● Work instructions
At the line containing "Krila Oluje, Karlovac, 2009.", begin an exact copy, and continue through the last line of the entries below. Leave out any pictures.

Stored items:
= = = = = = =

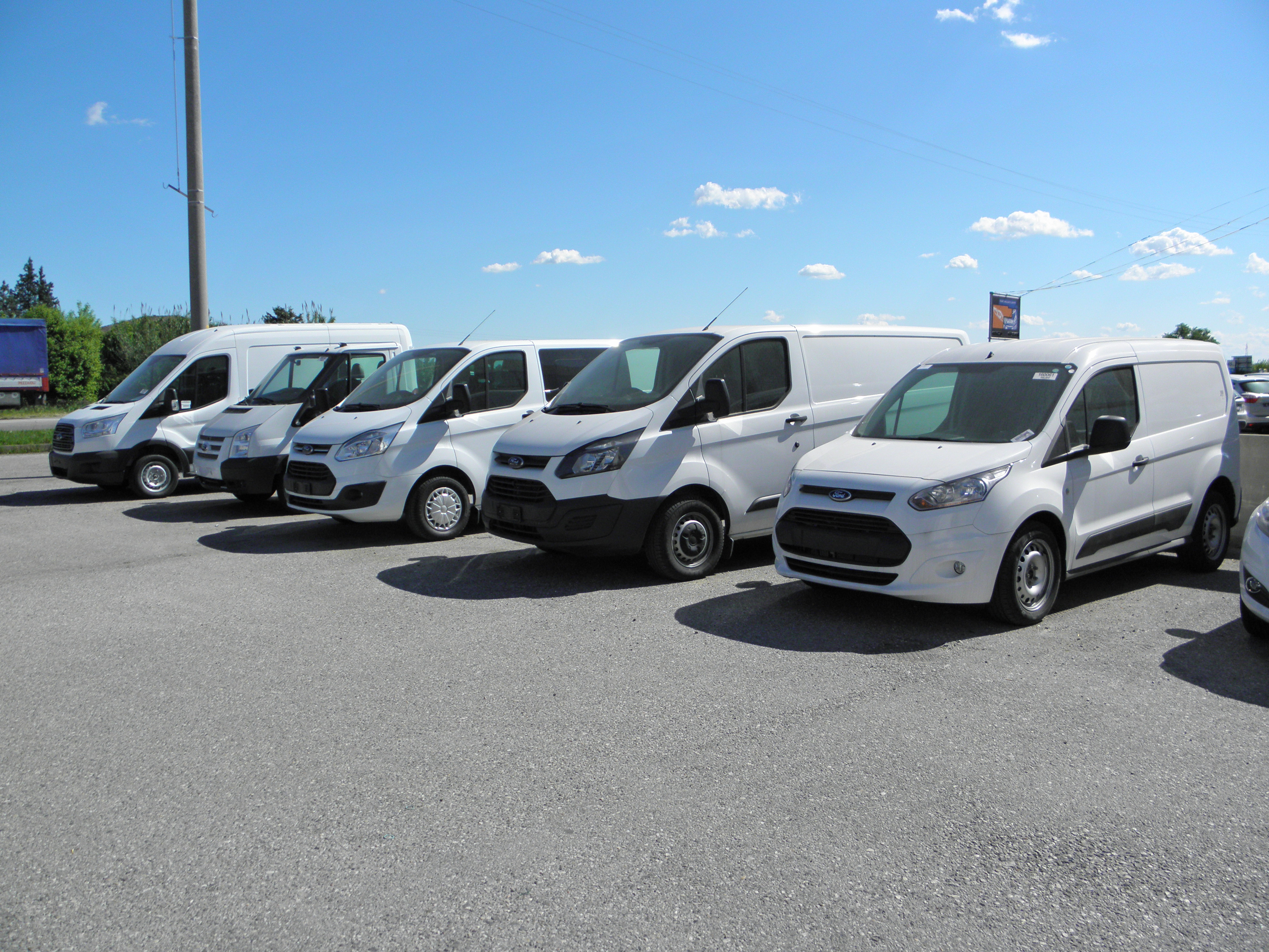 Serie di veicoli commerciali Ford fotografati a Rovigo nel piazzale del concessionario di zona.
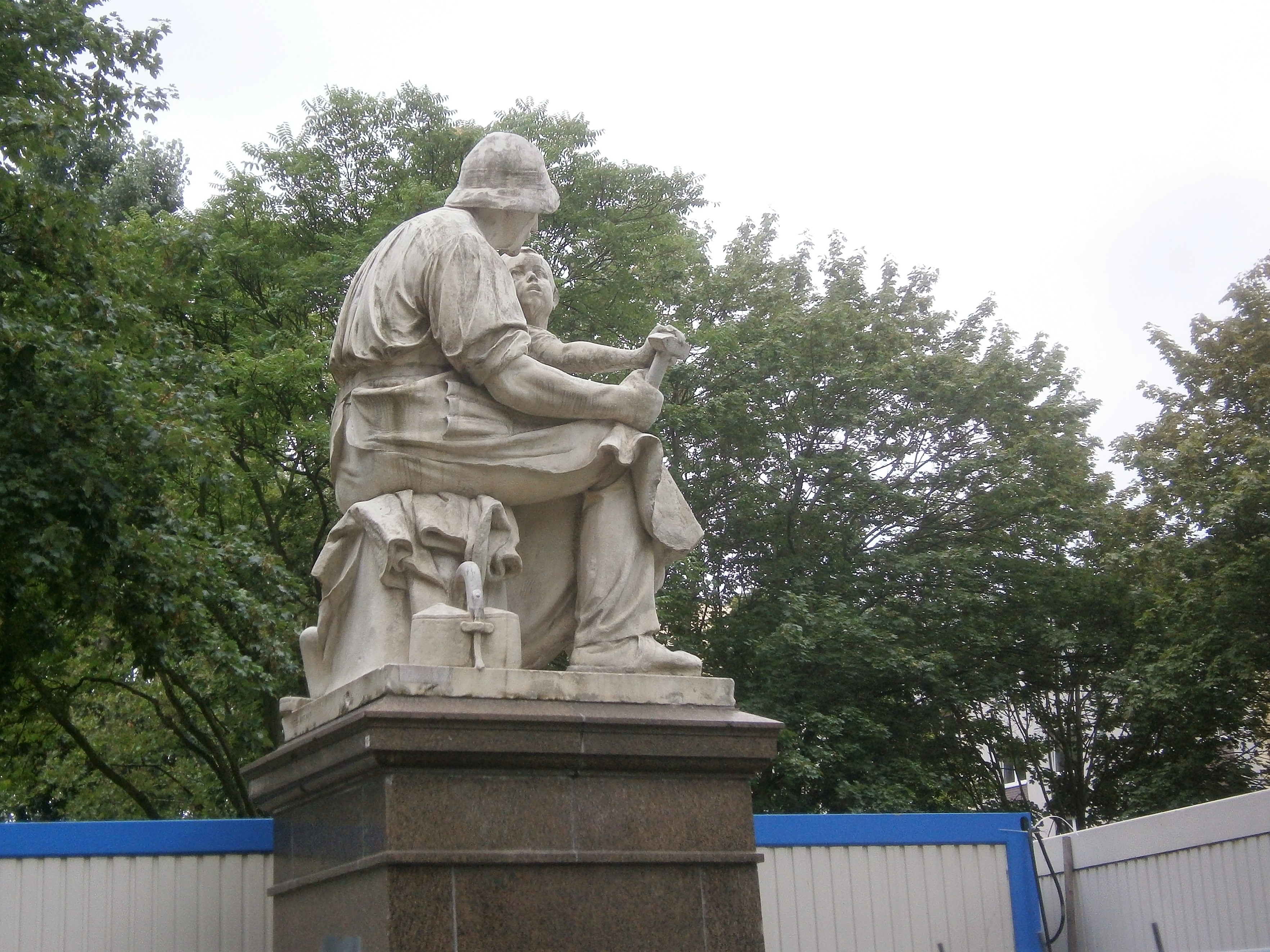 Die Andreasstraße ist eine Straße im Berliner Bezirk Friedrichshain-Kreuzberg, Ortsteil Friedrichshain. Angelegt wurde sie 1862 auf vorherigen Gartenland und 1863 benannt. Bis um 1900 waren die Grundstücke bebaut und bis 1930 wurde verdichtet. Bei Luftangriffen im Zweiten Weltkrieg wurde die Gebäude schwer getroffen. So ist die Straße seit den 1950er Jahren mit wiederhergestellten Altbauten, aber besondres durch Plattenbau-Wohnblöcke aber seit 1990 auch durch Hotel- und Bürobauten im Umfeld des Ostbahnhofs charakterieisiert. Das Bild zeigt: Die Skulptur Handwerker mit Sohn, vor Andreasstraße 21a
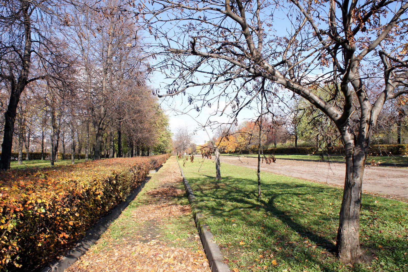 Парк «Нагатинская пойма».
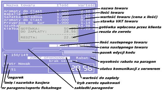 Paragon fiskalny z opisem
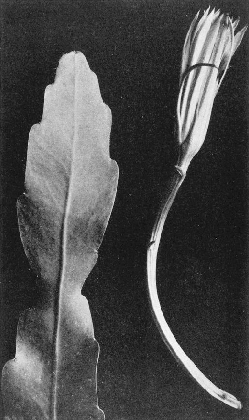 Epiphyllum hookeri ssp. guatemalense (Hylocereeae; Cactaceae; Planta) Nathaniel Lord Britton és Joseph Nelson Rose "The Cactaceae" c. könyvéből (Epiphyllum guatemalense néven)
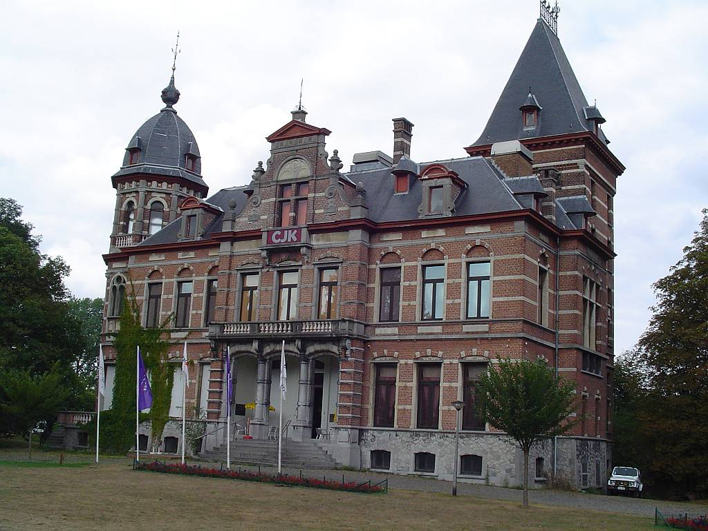 Het kasteel Claeys Bouüaert in vooraanzicht. Kasteel Claeys Bouüaert.
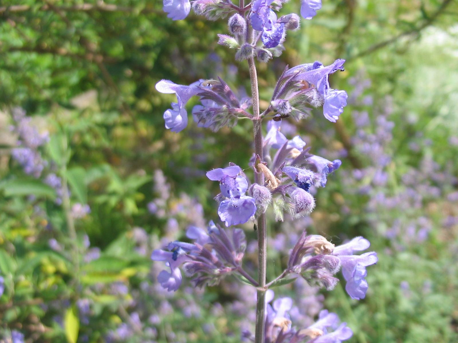 Nepeta grandiflora - Blütenstand
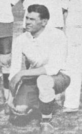 Selección de Uruguay en 1930. Arriba: Álvaro Gestido, José Nasazzi, Enrique Ballestero, Ernesto Mascheroni, José Leandro Andrade y Lorenzo Fernández. Abajo: Pablo Dorado, Héctor Scarone, Héctor Castro, José Pedro Cea e Victoriano Santos Iriarte.
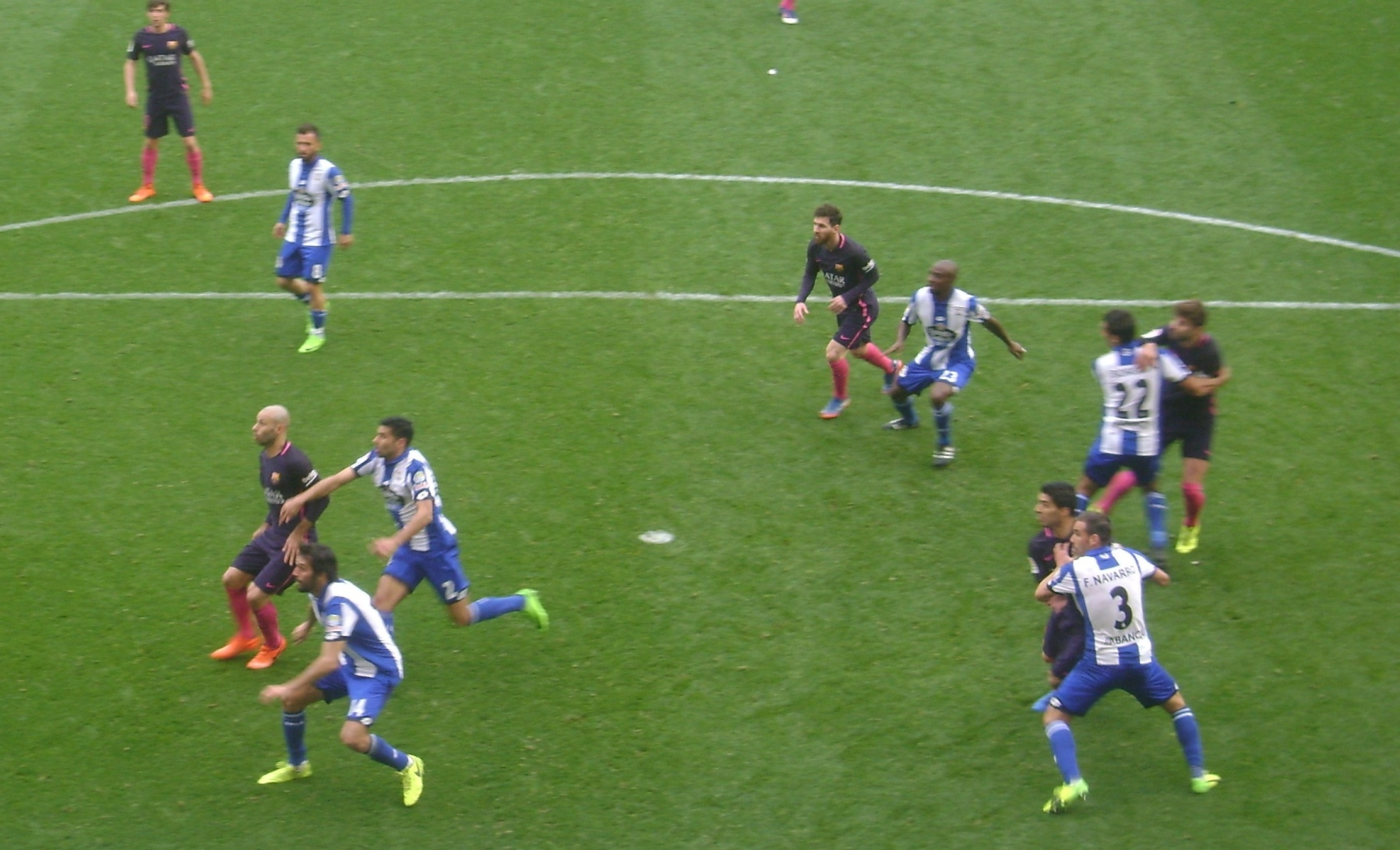 Partido disputado entre el Deportivo de La Coruña y el FC Barcelona durante la temporada 2016-17, con resultado de 2-1.
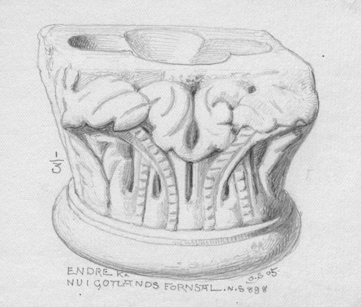 Piscina. Teckning av Olof Sörling 1905. Kategori: (11) Diverse Piscina. Teckning av Olof Sörling 1905.
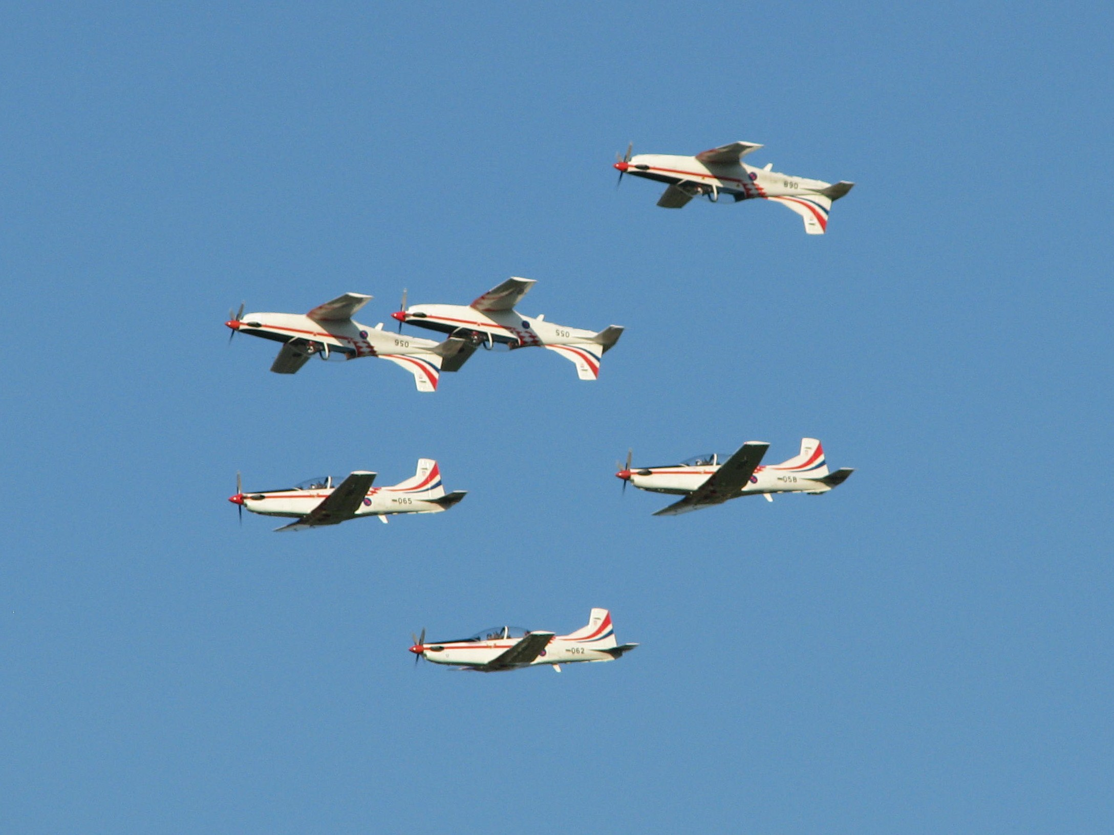 Krila Oluje, Karlovac, 2009.
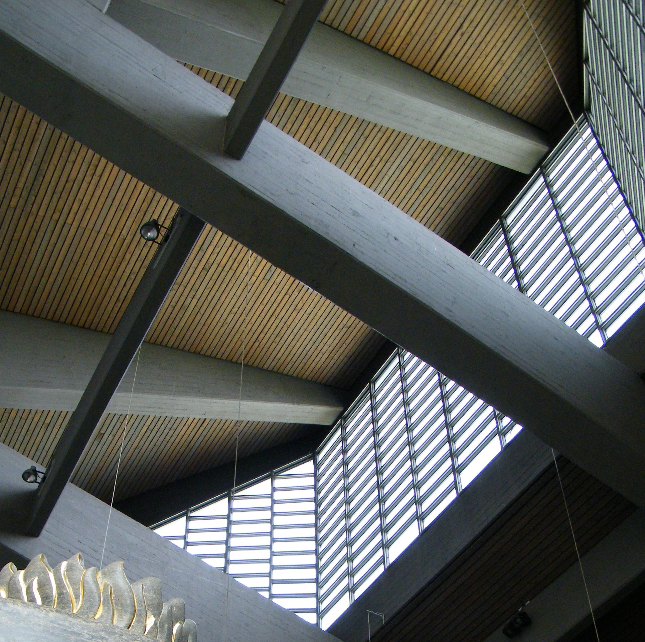 Lichtführung von oben
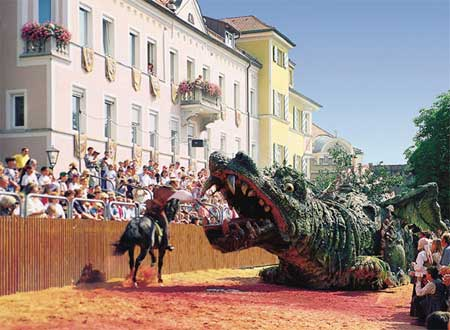 Further Drachenstich
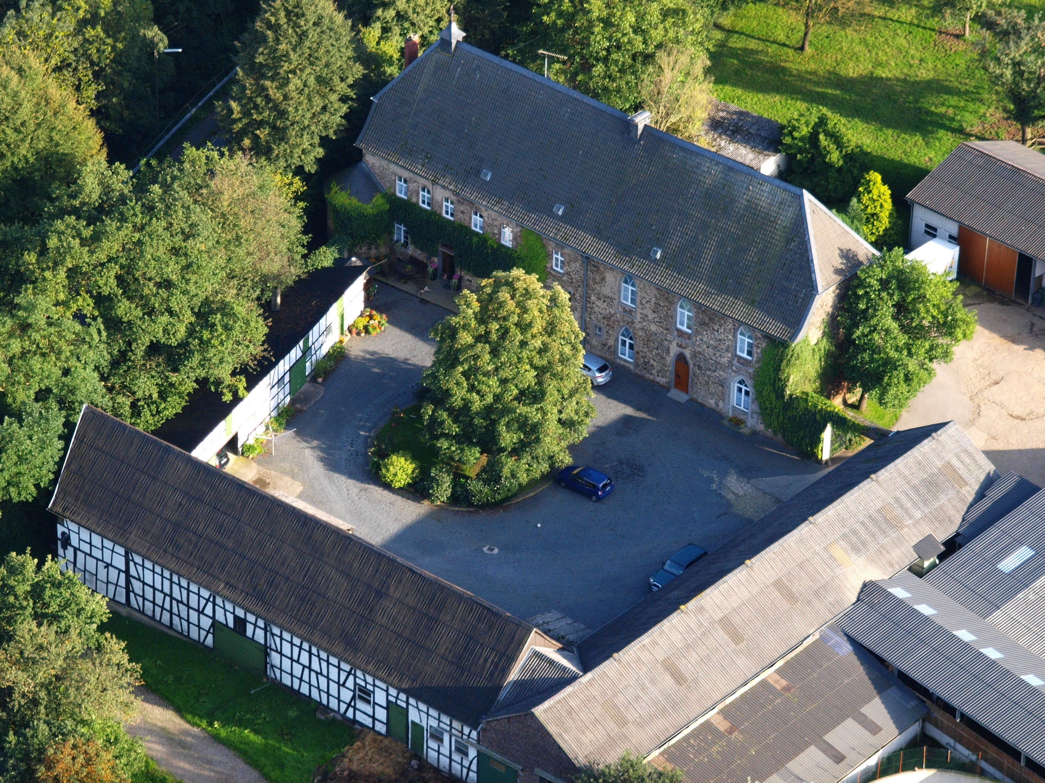 Haus Attenbach, Hennef (Sieg): Luftaufnahme

= = = = = = =

● Exercise output
 Krila Oluje, Karlovac, 2009.
 Lichtführung von oben
 Further Drachenstich
 Haus Attenbach, Hennef (Sieg): Luftaufnahme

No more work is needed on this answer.